**Try it:** When you reach the line containing "sample: Cell division;" in the records below, start copying exactly, and stop once you have copied the line containing "sample: Temporal Lobe".

**Supplied material:**
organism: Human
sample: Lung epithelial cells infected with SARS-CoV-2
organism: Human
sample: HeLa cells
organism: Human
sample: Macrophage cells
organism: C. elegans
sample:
==
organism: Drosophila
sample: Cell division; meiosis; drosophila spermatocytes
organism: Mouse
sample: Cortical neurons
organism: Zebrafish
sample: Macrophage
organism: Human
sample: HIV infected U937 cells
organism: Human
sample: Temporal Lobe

**Response to the task:**
sample: Cell division; meiosis; drosophila spermatocytes
organism: Mouse
sample: Cortical neurons
organism: Zebrafish
sample: Macrophage
organism: Human
sample: HIV infected U937 cells
organism: Human
sample: Temporal Lobe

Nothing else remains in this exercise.